# Technical Document Extraction
## Chart 1: Loss vs. Parameters
### Axes
- **X-axis**: Parameters (50M to 1B)
- **Y-axis**: Loss (3.0 to 3.5)
### Legend
1. **Baseline** (solid black line)
2. **MoD (12.5% capacity, every 2)** (teal line)
3. **MoD (50% capacity, every 2)** (purple line)
4. **MoD (50% capacity, random routing, every 2)** (orange line)
### Key Trends
- Baseline loss decreases sharply initially, then increases after ~300M parameters.
- MoD (12.5% capacity) shows the steepest initial decline, stabilizing near 3.1 loss.
- MoD (50% capacity, every 2) and MoD (50% capacity, random routing) exhibit similar trends but with slight variations in loss values.
### Annotations
- Points labeled **1–4** correspond to legend entries, marking critical performance thresholds.
---
## Chart 2: Loss vs. FLOPs (Top-Right)
### Axes
- **X-axis**: FLOPs (0 to 4,000 *1e18*)
- **Y-axis**: Loss (3.0 to 3.6)
### Legend
1. **Line 1** (solid black)
2. **Line 2** (dashed black)
3. **Line 3** (solid teal)
4. **Line 4** (dashed teal)
### Key Trends
- All lines show a monotonic decline in loss as FLOPs increase.
- Line 1 (solid black) achieves the lowest loss (~3.1) at 4,000 *1e18* FLOPs.

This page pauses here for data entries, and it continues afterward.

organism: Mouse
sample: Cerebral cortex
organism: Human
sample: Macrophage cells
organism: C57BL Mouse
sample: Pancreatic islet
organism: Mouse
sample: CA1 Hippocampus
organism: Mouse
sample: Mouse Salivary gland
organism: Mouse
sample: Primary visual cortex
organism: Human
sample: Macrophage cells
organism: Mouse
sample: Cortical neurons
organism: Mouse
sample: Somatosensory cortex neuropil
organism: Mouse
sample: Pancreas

- Line 4 (dashed teal) has the highest loss (~3.4) across all FLOPs.
---
## Chart 3: FLOPs/step (Bottom-Left)
### Axes
- **X-axis**: Categories (Baselines: 1, 2; MoD: 3, 4)

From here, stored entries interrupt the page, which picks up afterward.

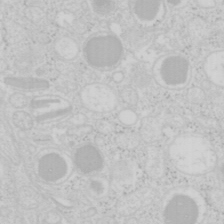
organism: Mouse
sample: Pancreas
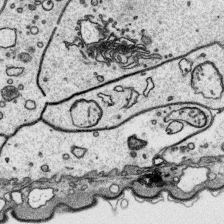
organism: Platynereis dumerilii
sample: Parapodia
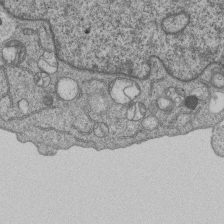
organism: Human
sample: MDA-MB-231 cells
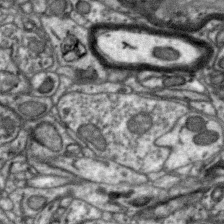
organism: Zebra finch
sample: Brain
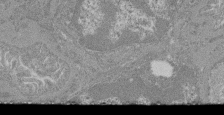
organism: Mouse
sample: Glomerulus
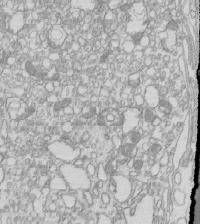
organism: Mouse
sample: Macrophages
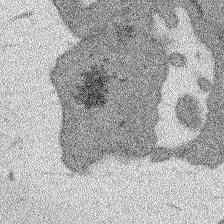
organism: Human
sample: HeLa cells
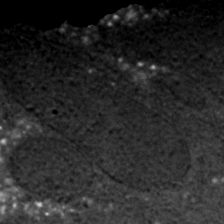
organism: C. elegans
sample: C. elegans embryo

- **Y-axis**: FLOPs/step (*10¹⁴*)
### Legend
- **Baselines** (dark blue bars)
- **MoD** (teal bars)
### Key Trends
- **Baselines**:
- Category 1: ~6 *10¹⁴* FLOPs/step
- Category 2: ~12 *10¹⁴* FLOPs/step
- **MoD**:
- Category 3: ~3 *10¹⁴* FLOPs/step
- Category 4: ~7 *10¹⁴* FLOPs/step
---
## Chart 4: Steps/TPUv5 (Bottom-Right)
### Axes
- **X-axis**: Categories (Baselines: 1, 2; MoD: 3, 4)
- **Y-axis**: Steps/TPUv5 (0 to 5)
### Legend
- **Baselines** (dark blue bars)
- **MoD** (teal bars)
### Key Trends
- **Baselines**:
- Category 1: ~2.5 Steps/TPUv5
- Category 2: ~1.5 Steps/TPUv5
- **MoD**:
- Category 3: ~4.5 Steps/TPUv5
- Category 4: ~2 Steps/TPUv5
---
## Cross-Referenced Observations
1. **Baseline vs. MoD**:
- MoD configurations (3, 4) outperform Baselines (1, 2) in FLOPs/step and Steps/TPUv5.
- MoD (50% capacity, random routing) achieves the lowest loss in Chart 1 but higher FLOPs/step in Chart 3.
2. **FLOPs vs. Loss**:
- Higher FLOPs correlate with lower loss across all configurations (Chart 2).
3. **Efficiency Trade-offs**:
- MoD (12.5% capacity) balances low loss and high FLOPs/step (Charts 1 and 3).
- MoD (50% capacity, random routing) prioritizes loss reduction at the cost of computational efficiency (Charts 1 and 4).